[Extracted data entries]
· · · · · · ·

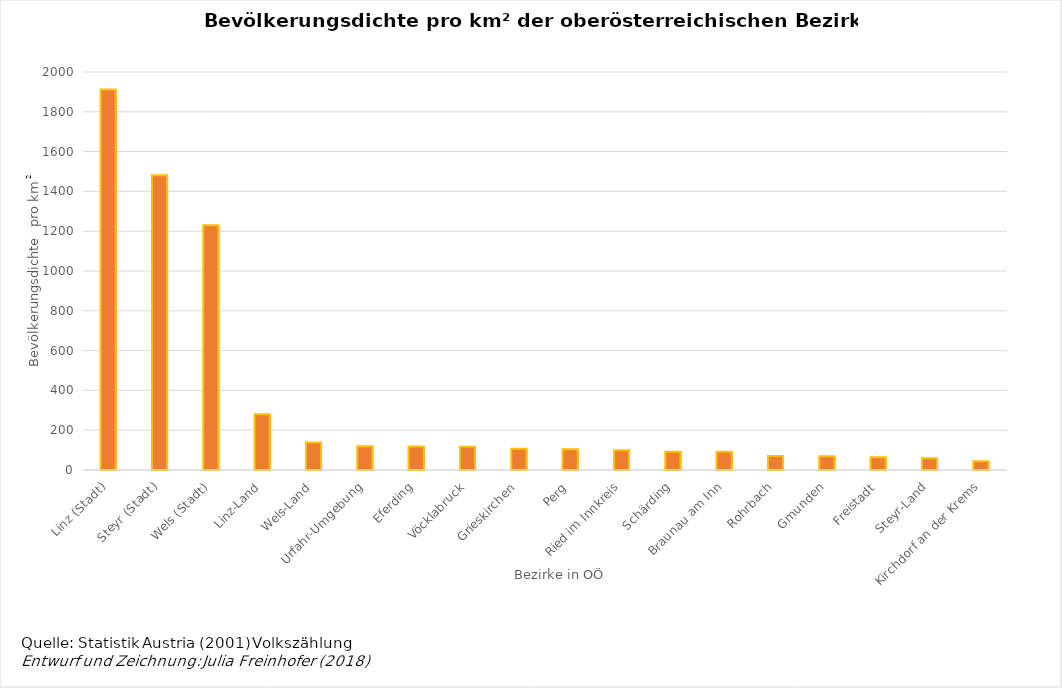
| Category | Dichte |
|---|---|
| Linz (Stadt) | 1911.898 |
| Steyr (Stadt) | 1481.175 |
| Wels (Stadt) | 1229.922 |
| Linz-Land | 280.411 |
| Wels-Land | 137.666 |
| Urfahr-Umgebung | 119.726 |
| Eferding | 118.392 |
| Vöcklabruck | 116.761 |
| Grieskirchen | 107.014 |
| Perg | 104.243 |
| Ried im Innkreis | 99.491 |
| Schärding | 92.153 |
| Braunau am Inn | 91.494 |
| Rohrbach | 69.943 |
| Gmunden | 69.352 |
| Freistadt | 64.403 |
| Steyr-Land | 59.289 |
| Kirchdorf an der Krems | 44.497 |

· · · · · · ·

Work request
All of the data gets printed again exactly; the pictures do not.

Expected answer
| Category | Dichte |
|---|---|
| Linz (Stadt) | 1911.898 |
| Steyr (Stadt) | 1481.175 |
| Wels (Stadt) | 1229.922 |
| Linz-Land | 280.411 |
| Wels-Land | 137.666 |
| Urfahr-Umgebung | 119.726 |
| Eferding | 118.392 |
| Vöcklabruck | 116.761 |
| Grieskirchen | 107.014 |
| Perg | 104.243 |
| Ried im Innkreis | 99.491 |
| Schärding | 92.153 |
| Braunau am Inn | 91.494 |
| Rohrbach | 69.943 |
| Gmunden | 69.352 |
| Freistadt | 64.403 |
| Steyr-Land | 59.289 |
| Kirchdorf an der Krems | 44.497 |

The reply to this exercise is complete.